1. The weight and volume of early radio control equipment and therefore the size of the machinery required to contain / carry the torpedo itself (I'm not referring to the launch aircraft, although it would have an effect on that also)
2. The weapon is then not, in modern day terms, "fire & forget". A launch aircraft needs to hang around to direct it. And that exposes it to long range AA fire & enemy fighters.

Siemens in Germany developed a wire guided glide torpedo in WW1 for dropping from Zeppelins but it was never used.

The USN developed a glide torpedo as far back as 1917/18.

The USAAF restarted development of a glide torpedo in WW2 eventually deploying one squadron in the 41st Bomb Group to Okinawa with the GT-1 in mid-1945 where they were used operationally on a number of occasions before the war ended.

While various success claims were made for them, most (all?) were not verified, which proved the biggest problem in their use. For example the carrier claim was not correct as no carriers were present at Kagoshima in July/Aug 1945.

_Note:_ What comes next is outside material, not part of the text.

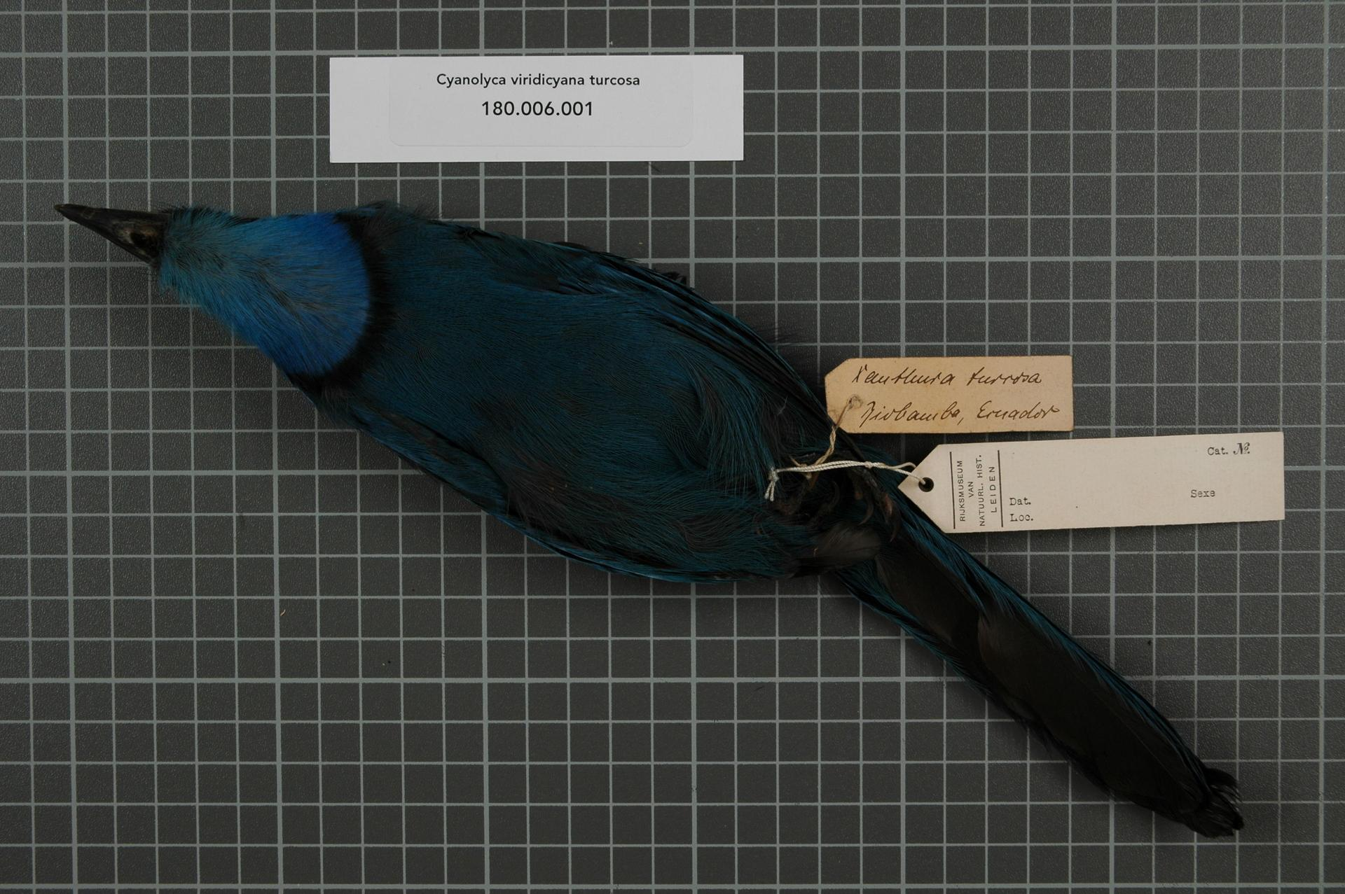 Cyanolyca viridicyana turcosa (Bonaparte, 1853)

When the Germans deployed the Hs293 glide bomb in 1943, one effect was to trigger the restarting of development of faster firing, high elevation, longer ranged, 6" AA guns and turrets by both the RN and the USN. That weapon, and the freefall guided Fritz X bomb fell victim to firstly jamming (within a few months) then better fighter cover to down the carrier aircraft. And of course the Hs294 never reached operational service.
 
If I may add to this
2. The weapon is then not, in modern day terms, "fire & forget". A launch aircraft needs to hang around to direct it. And that exposes it to long range AA fire & enemy fighters.
In WW II (and for a while after that) the hang around and direct it, part usually meant flying over the target or close to it. Which allows some medium range AA fire to get in a few shots. Trying to judge 'aim' while being off axis is rather difficult. If you are directly over the bomb/torpedo you have a much better chance of figuring out if it is going left or right of the target. Going long or short is harder. But trying to do that when flying a different course with a changing angle on both the target and "weapon" is pretty much luck.

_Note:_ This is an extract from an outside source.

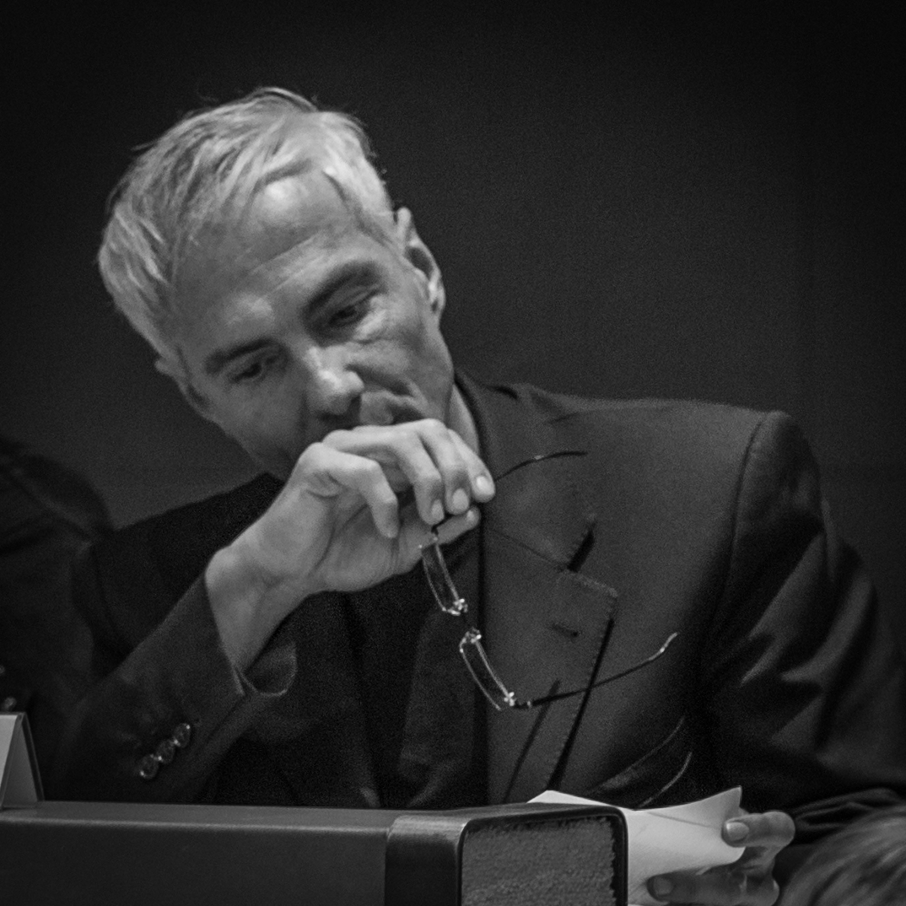 Marc Merger au Conseil municipal de Strasbourg du 24 juin 2013.

It wasn't until they could put a TV camera in the nose of the weapon and screen in the cockpit that the dropping aircraft could really follow a different course.

Simple radio control was very simple indeed. A command to 'steer left' was quite simply that. The weapon (bomb/missile) turned left and adopted a new course/heading. It did NOT displace to the left and resume the original course on a parallel track. That required 2nd generation guidance.
1st generation required the operator to input a 2nd command to turn the weapon back onto the original course, amount of turn and distance covered between turns is up to the experience of the operator. 1st Generation anti-tank missile tracks often resembled a series of S bends (and over corrections) of diminishing size.
Please note that the 1950s AT missiles had an auto-pilot to hold elevation and the operator was looking through a scope/sight trying to line up the flare on the missile with the target. Operator was NOT moving.

Early radio control (at least in small units) was not proportional. They often had full left, full right and "neutral" which often meant the rudder was actually banging back and forth between the stops and since if spent the same amount of time on each side the weapon actually followed a somewhat straight line.
The DH Queen Bee used air power to power the control surfaces, with electrical components to operate the air valves.